The FgM strategy upgrades masking from "random dropout" to "information-guided selection," aligning well with the non-uniform information distribution inherent in physiological signals.
The multimodal framework adopts a frozen-encoder plus lightweight-fusion design, mitigating overfitting risks on small downstream datasets.

Limitations & Future Work¶

Other modalities such as optical biosensors are not yet supported.
The multimodal fusion relies on simple weighted summation; more sophisticated attention-based fusion may yield further improvements.
Pretraining data are biased toward Western populations, and generalization across different ethnic and age groups remains to be validated.
Real-time inference efficiency is not thoroughly discussed, which may pose challenges for edge device deployment.
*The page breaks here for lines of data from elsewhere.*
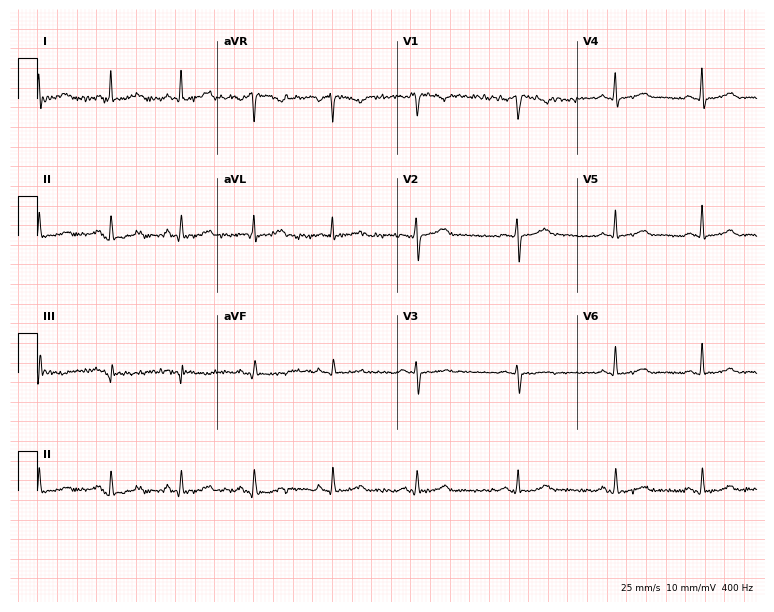
Standard 12-lead ECG recorded from a 45-year-old female patient (7.3-second recording at 400 Hz). Read as a normal ECG.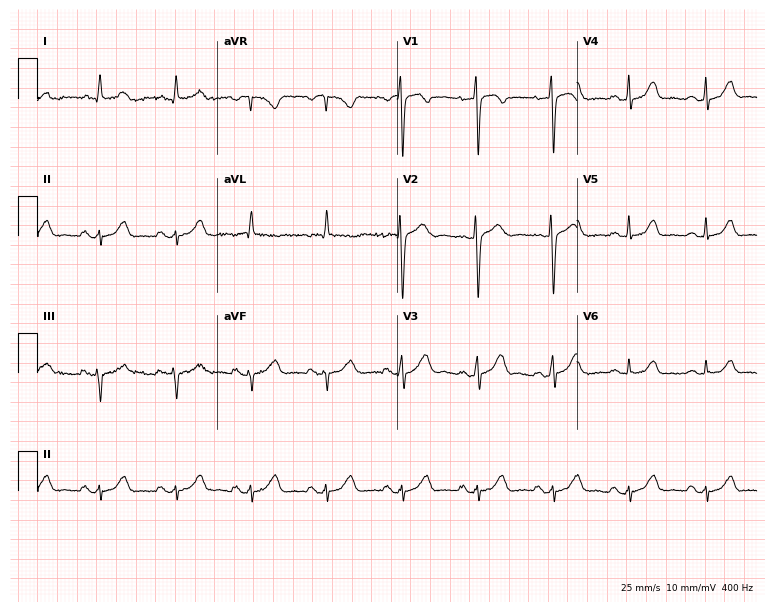
ECG — a female, 74 years old. Screened for six findings — first-degree AV block, right bundle branch block, left bundle branch block, sinus bradycardia, atrial fibrillation, sinus tachycardia — none is recorded.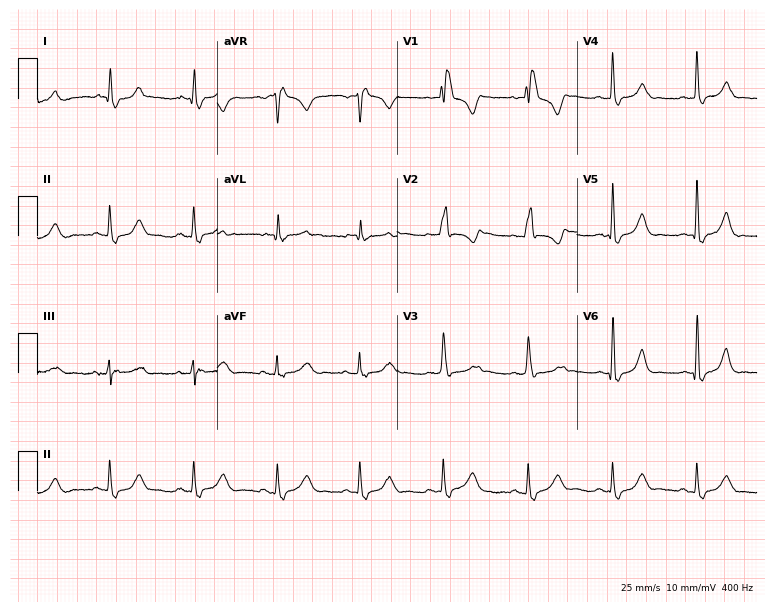
Standard 12-lead ECG recorded from a 54-year-old woman. The tracing shows right bundle branch block.

Relation to LaBraM / EEGPT: PhysioWave extends the pretraining paradigm from EEG to EMG and ECG, providing a unified multimodal framework.
Comparison with Moment / OTiS: General-purpose time-series foundation models underperform domain-specific models on physiological signals, underscoring the importance of domain-specific design choices such as the wavelet front-end.
Insight: The combination of learnable wavelet decomposition and frequency-guided masking may generalize to other non-stationary signal analysis tasks, such as seismic or acoustic signal processing.

Rating¶

Novelty: ⭐⭐⭐⭐ (The combination of learnable wavelets and FgM is novel, though individual components have prior precedents.)
Experimental Thoroughness: ⭐⭐⭐⭐⭐ (Three modalities, 6+ datasets, comprehensive ablations.)
Writing Quality: ⭐⭐⭐⭐ (Clear structure with detailed formulations.)
Value: ⭐⭐⭐⭐⭐ (Fills a critical gap in EMG/ECG foundation models with high practical applicability.)